Yine salgınla mücadeledeki performansa göre otoriter rejimlerin mi demokrasilerin mi başarılı olduğu da konuşuluyor.
ABD ve Avrupa ülkelerinin (Almanya hariç) salgını iyi yönetememesi demokrasilerin itibarını azalttı. Otoriter ülkelerin performansı da net değil.
Çin'in başarı iddiası güven vermiyor. Rusya'da vakalar artıyor, salgın kontrol altına alınmış değil. Meselenin püf noktası rejim tipi değil, daha önceki salgınlarda tecrübe edinme ve devlet kapasitesini etkin kullanabilme… Hem demokratik hem otoriter ülkelerden başarılı örnekler var.

Birlikler ve demokrasiler sorguda
Salgın sırasında birlikler ve ittifaklar da sorgulanıyor. Gün geçmiyor ki bir üye ülke AB projesinin geleceğinin "tehlike altında" olduğunu söylemesin.
Virüsle mücadele için alınan tedbirlerin demokrasilerde hakları ve özgürlükleri sınırlandırmasından kaygılanan çevreler de artıyor. Petrol fiyatlarının düşüşünün etkisiyle Arap dünyasında ikinci bir Arap Baharı bekleyenler dahi var.
Salgın kontrol altına alındıkça tartışma tümüyle ekonomik kriz ve boyutları üzerine odaklanacak. Ekonominin yanı sıra salgın sırasında alınan tedbirlerle güvenliğin özgürlük ve hakları baskıladığı tartışması zamanla öne çıkacak.
Bu da iktidar ve muhalefet ilişkileri bağlamında yeni bir siyasi canlanmaya karşılık gelir. İlk sınav Kasım 2020'de Başkan Trump'ın… İlginçtir, kimse salgını kötü yöneten ABD'de başkanlık sistemi ya da Britanya'da parlamenter sistem tartışması beklemiyor. Kovid ile mücadelede Batı ülkelerinden açık ara daha başarılı olan ve hatta bu ülkelere tıbbi yardım gönderen Türkiye'de ise muhalefet ısrarla sistem tartışması yapıyor.
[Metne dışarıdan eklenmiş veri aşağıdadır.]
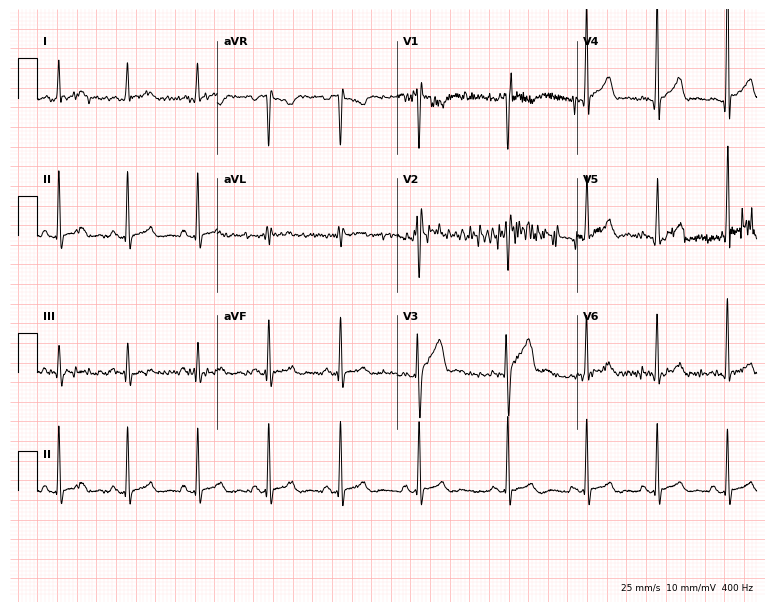
12-lead ECG from a 23-year-old man (7.3-second recording at 400 Hz). No first-degree AV block, right bundle branch block, left bundle branch block, sinus bradycardia, atrial fibrillation or sinus tachycardia recorded for this tracing. Other findings, if any, are not listed.

Başarıya rağmen bizde neden sistem tartışılıyor?
Sebebi, Türkiye'de muhalefetin cumhurbaşkanlığı sistemine geçmeyi bir türlü içine sindirememiş olması.
CHP Genel Başkanı Kılıçdaroğlu'nun bütün muhalefet partilerini "parlamenter sisteme dönüş" teması etrafında toplama niyeti taşıması.
Cumhurbaşkanlığı sistemine karşı olmak örtük olarak zaten bu sistemi getiren Erdoğan iktidarına da karşı olmak demek.
Böylece bu iki karşıtlığı birleştirerek aslında bir araya gelemeyecek derecede ideolojik farklılıklara sahip partileri bir platformda buluşturma azminde. Bunun için Kılıçdaroğlu ilgili, ilgisiz her konuyu sistem tartışmasına getiriyor. Şimdilik dili sert polemiklerle yüklü değil. Tıpkı TBMM'nin 100. Yılı kutlamalarında yaptığı "parlamenter sisteme dönüş" önerisindeki gibi.
Türkiye'nin salgınla mücadelesi başarılı olmasaydı ve "virüsü kullanıyorsun" suçlamasından çekinmeseydi belki daha sert bir dil kullanabilirdi.
Gerçi CHP'nin il başkanları, belediye başkanları ve medyası bu açığı kapatmıyor değil… Salgın kontrol altına alındıkça ve ekonomide sıkıntılar ortaya çıkması durumunda CHP'nin ve takipçisi muhalif siyasetçilerin dilinin sertleşmesi beklenmeli. Salgın sırasında olmadı; salgın sonrasında 2023'ü beklemeden iktidarı seçime zorlayacak kriz fırsatını bulabileceklerini düşünüyorlar.
Türkiye Cumhuriyeti'nin birliğine ve beraberliğine işaret eden ve mevcut uluslararası sistemdeki etkin aktörlüğüne denk gelen 100. Yıl kutlamalarını bahane ederek "parlamenter sisteme geri dönme" çağrılarını devam ettirecekler.
Etsinler, demokratik hakları…
Sorun, milletimizin "ortak değerlerini ve sembollerini" yalana dayalı polemiklerin malzemesi yapmalarında.
Öfkeli, buyurgan ve suçlayıcı bir dili Demokles'in kılıcı gibi muhafazakâr kesimin üzerinde tutma isteklerinde.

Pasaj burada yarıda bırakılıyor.